I have a PS4 Pro too. I don't stream, so I'm not sure if there's an audio limitation there. I know a lot of people were not happy that it doesn't support UHD discs though, when even the XboxOne S does. It was very surprising of Sony, considering they have more stake in UHD BD than any other content provider. But I believe their motivation was to beat Microsoft's price, as Sony hasn't been too financially sound in recent years, so they've been playing it safe in a lot of areas of their business.

Quote:
Originally Posted by Erman_94 View Post
I had a feeling it would have a "cause and effect" diminishing the whites since it improved blacks. Thanks for clarifying.

Are there any other factors that go into deciding on screen gain other than the light in the room? I am assuming screen size and lumen output for the projector?

I just do not want to spend a ton of money and both the projector and screen only to find that they are not a good "match" for each other and have the image quality suffer.
They make screens specifically engineered to repel ambient light in the room too. But, I'd suggest using a table or floor lamp with a dark shade to direct most of the light down (if you're going all out, don't leave paint the ceiling white), or wall sconces, rope light and other ambient lighting. I've put in track lighting with about a 8 dimmable PAR20s (or whatever the LED equivalent is) with barn doors on them, so I could direct the beams where I wanted them.

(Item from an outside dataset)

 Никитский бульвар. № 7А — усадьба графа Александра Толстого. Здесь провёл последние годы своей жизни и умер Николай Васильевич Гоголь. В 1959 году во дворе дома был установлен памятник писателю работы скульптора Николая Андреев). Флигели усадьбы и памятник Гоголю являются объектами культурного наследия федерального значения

My previous post was based on your indication that you had complete light control. Again, yes, screen size and projector brightness have directly correlating affects on what screen gain might be optimal. Be sure to check reviews, as projector specs often differ from real world testing. I've owned several Sony's. Sony's don't tend to be as bright as cheaper DLPs, as they're design is one purely for HT, where a lot of DLPs are essentially repurposed data-projectors that've been modified to fit multiple markets. Lower lumen projectors benefit more from higher gain screens. But you might also want to consider the future before investing 2k in a screen that may prove less desirable should laser LED become more affordable. When picking a screen you also have to consider the screen material and projector mount. For some high gain screens, the projector needs to be mounted straight-on for optimal benefit. But with most, mounting above (inverted) or below the screen works fine. With Sony's very flexible image shifting, you can pretty much mount the projector about anywhere you need. But some projectors have a fixed offset requiring mounting at a certain height range above or below the screen, which could be problematic if you have a ceiling lower than the usual 8 feet.